• [What the task requires]
Which lines in the records below contain the word "sample"? Report each of them.

• [Recorded data]
_ _ _ _
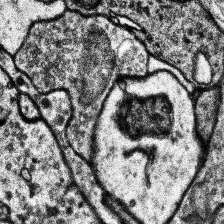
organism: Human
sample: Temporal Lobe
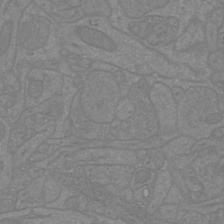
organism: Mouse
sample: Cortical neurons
_ _ _ _
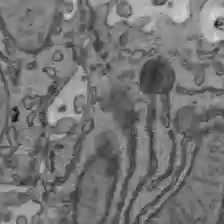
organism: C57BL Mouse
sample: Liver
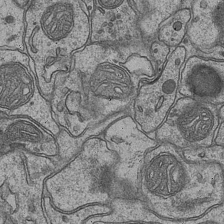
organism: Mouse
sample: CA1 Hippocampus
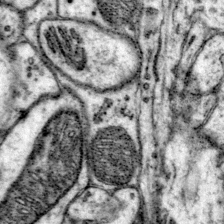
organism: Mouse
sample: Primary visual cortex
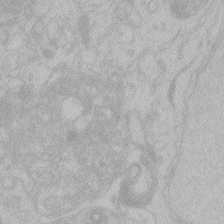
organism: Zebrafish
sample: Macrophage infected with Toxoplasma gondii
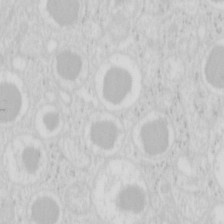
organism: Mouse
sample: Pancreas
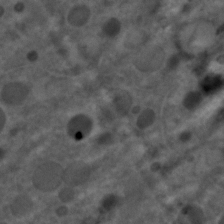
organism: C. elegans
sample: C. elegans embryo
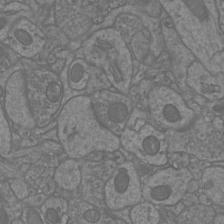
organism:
_ _ _ _
• [Written solution]
sample: Temporal Lobe
sample: Cortical neurons
sample: Liver
sample: CA1 Hippocampus
sample: Primary visual cortex
sample: Macrophage infected with Toxoplasma gondii
sample: Pancreas
sample: C. elegans embryo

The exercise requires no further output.